The individual might be more likely to be named personally in a lawsuit if the lawsuit has to do with a sale of the business or other modifications to the company’s operations that would not have occurred if the owners were not so easily found by the other parties in the lawsuit. Plaintiffs associated with car accidents will try to find deep pockets in order to collect, and if your name is known publicly as a partner in a car rental company, your assets can be in danger from plaintiffs’ lawyers. This is all the more serious if you are in a plantation state such as Louisiana, where the "tortfeasor" who causes the accident is judged for his or her ability to pay for the mistake instead of the negligence which caused it.
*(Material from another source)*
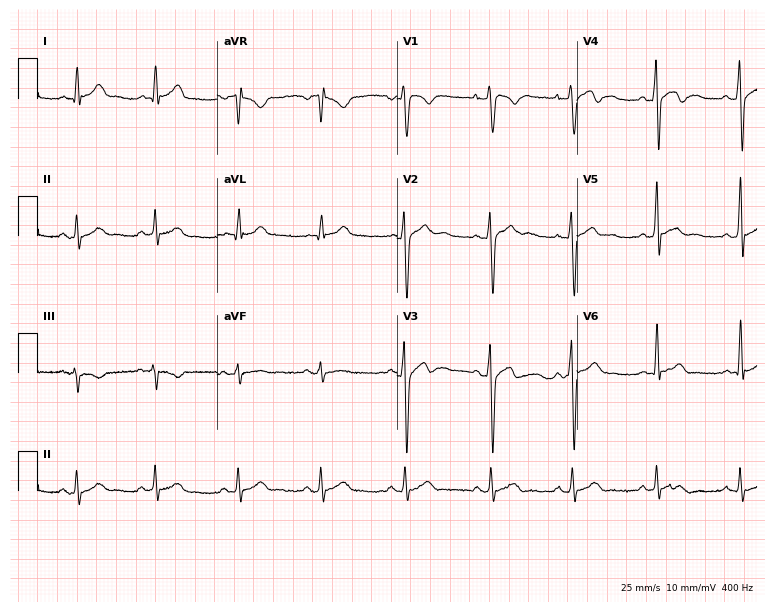
Electrocardiogram (7.3-second recording at 400 Hz), a male patient, 27 years old. Of the six screened findings (first-degree AV block, right bundle branch block, left bundle branch block, sinus bradycardia, atrial fibrillation, sinus tachycardia), none is recorded. Only these six findings were labelled.

The business will be less likely to be defended against claims such as patent infringement, if it is publicly known as renting machines that infringe on other companies’ patents. A company might pay its way out of a patent infringement lawsuit by giving the other party a licensing agreement, but if the company is unknown, the licensee is more likely to be awarded significant damages if the patent infringes upon the company’s investments and revenue streams. Other companies might be less likely to make motions to be considered friends of a defense in a case if they do not know of the other company’s existence and are unsure of its legal capacity.
On the other hand, if the operating agreement is made public, the business will be taken more seriously. Since the publication of names associated with the business is a signal that the business is more legitimate, it may obtain more clients and make more revenue than it would otherwise. Perhaps even more important than the benefits of private citizens’ opinions on its legitimacy, if the business is a partnership (which by definition has more than one owner), its operating agreement must be made public if it wishes to be an LLC in a state such as Texas. A partnership must be a limited liability company.
How to Protect Your Operating Agreements
Business owners should be proactive in safeguarding the confidentiality of their operating agreements. Especially considering many states provide a mechanism through which an LLC can avoid public disclosure of its operating agreement. When compared to the procedure for other business entities, an LLC has a unique approach that allows for greater confidentiality of its operating agreement if it is drafted into the document as part of the Articles of Organization. So long as the operating agreement contains terms to avoid disclosure, the operating agreement may be kept as a private document and not included in any public filing. Specifically, the Delaware LLC Act contains a provision that allows the operating agreement to remain confidential, so long as the document is included in a written resolution to that effect (See 6 Del. C. Section 18-305 (c)). This strategy has proven effective in preventing the disclosure of financial information for many national and international businesses that take advantage of the Delaware LLC statutes . However, the legal requirements for confidentiality do not prevent a court from having the final say over whether it will recognize confidentiality claims if the matter proceeds through the court system. As such, litigation is necessary to determine if the confidentiality protections will be upheld. For any new business, the benefits of confidentiality may outweigh the risks of proceeding in an unfamiliar legal system and disclosing information that could be revealed through the process, especially when trade secrets or proprietary information could be disclosed. Regardless of any case law pertaining to the disclosure of operating agreements, it is useful for all companies to discern what information they must keep confidential, what information they can keep confidential for a limited time, and what information they must retain permanently for legal and accounting purposes.